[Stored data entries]

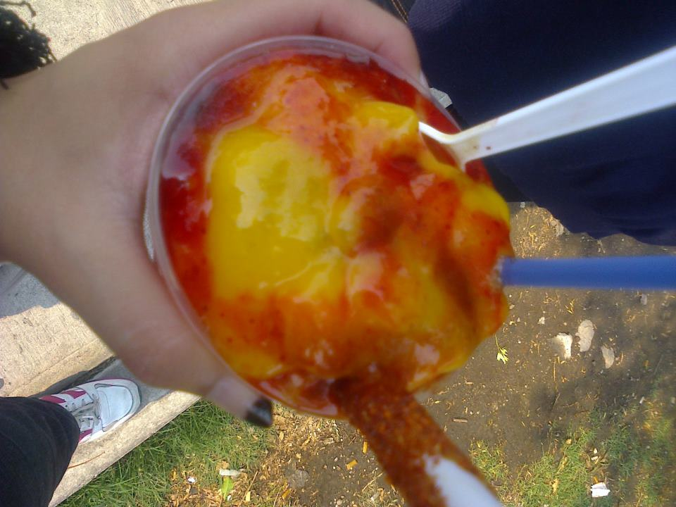 Vista aérea de la chamoyada
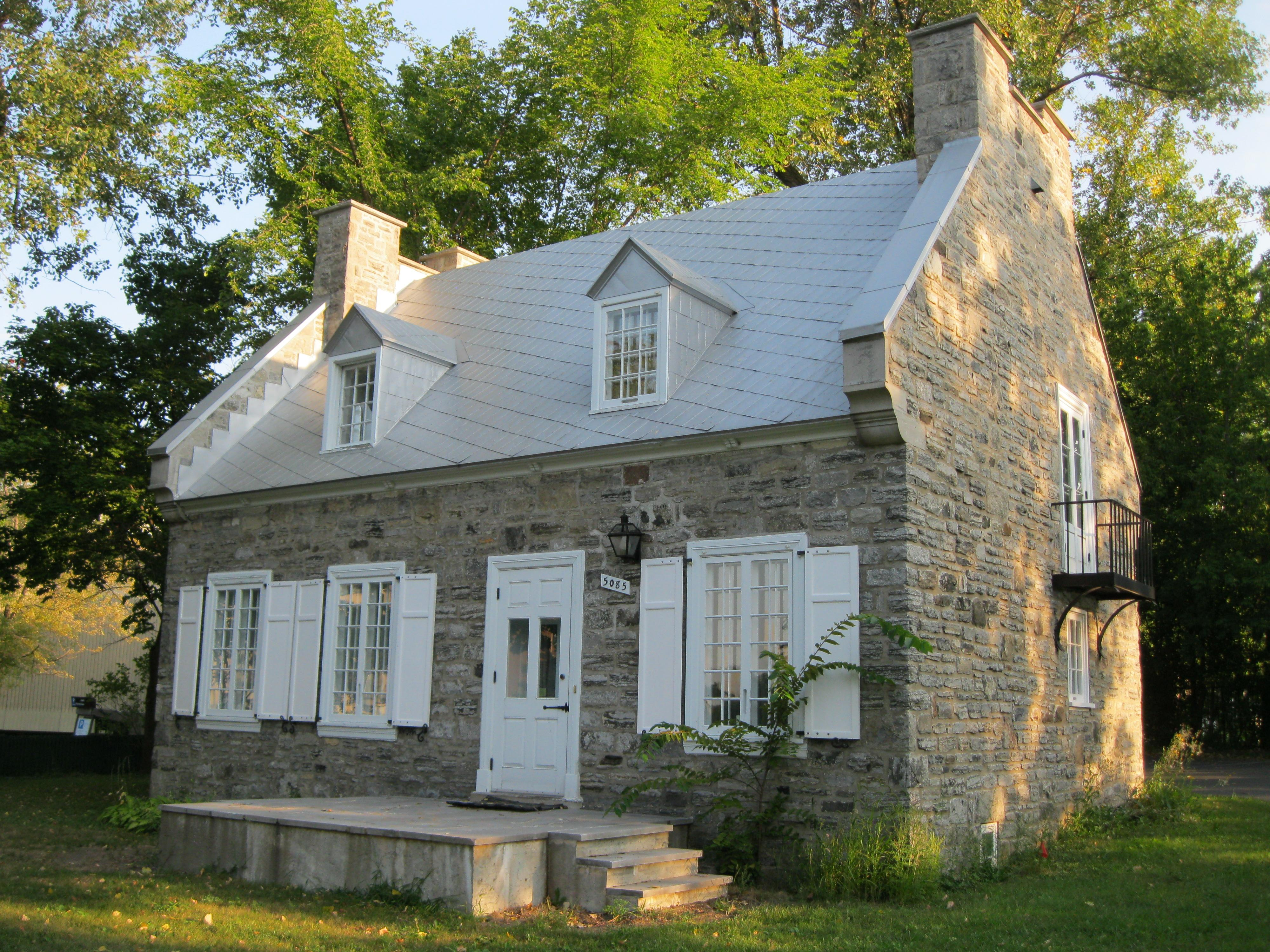 La maison Simon-Lacombe (ou maison de la Côte-des-Neiges ou maison Jarry-Dit-Henrichon), classée en 1957, est une résidence d'inspiration française bâtie vers 1766 et reconstruite en 1957. Elle est située au 5085, avenue Decelles, dans l'arrondissement Côte-des-Neiges-Notre-Dame-de-Grâce, à Montréal.
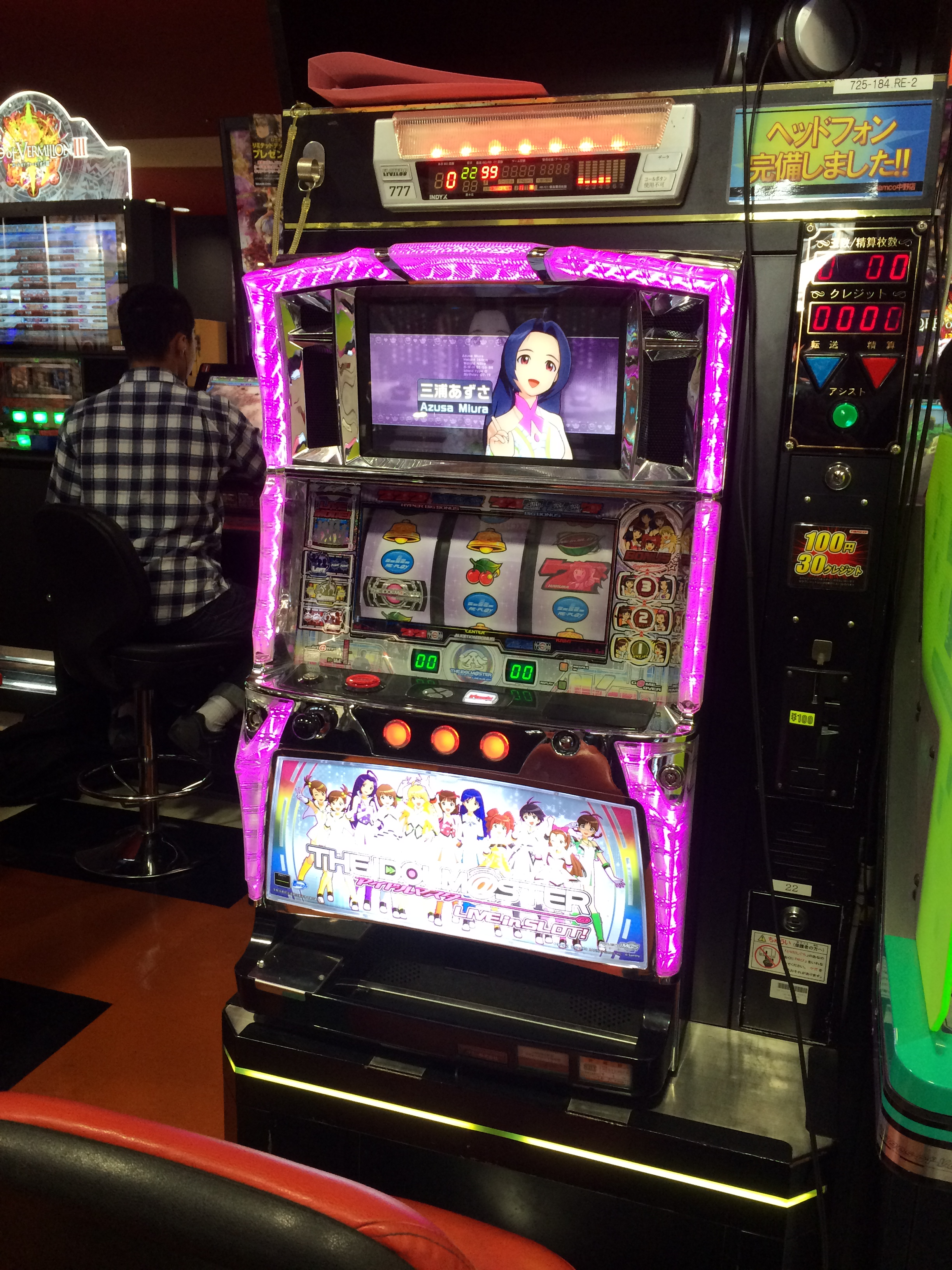 アイドルマスター LIVE IN SLOT! の筐体です
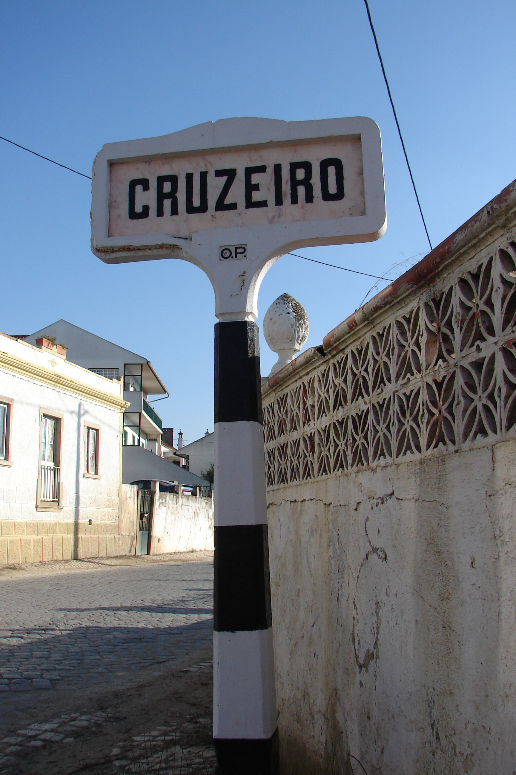 Placa do Cruzeiro (Olhalvo)
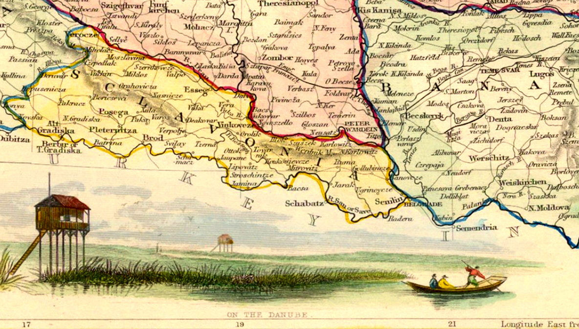 Magyarország és Erdély térképe 1851 kivágás

Assigned task: Write every line of the data out again exactly, leaving out all images.

Answer to this problem:
 Vista aérea de la chamoyada
 La maison Simon-Lacombe (ou maison de la Côte-des-Neiges ou maison Jarry-Dit-Henrichon), classée en 1957, est une résidence d'inspiration française bâtie vers 1766 et reconstruite en 1957. Elle est située au 5085, avenue Decelles, dans l'arrondissement Côte-des-Neiges-Notre-Dame-de-Grâce, à Montréal.
 アイドルマスター LIVE IN SLOT! の筐体です
 Placa do Cruzeiro (Olhalvo)
 Magyarország és Erdély térképe 1851 kivágás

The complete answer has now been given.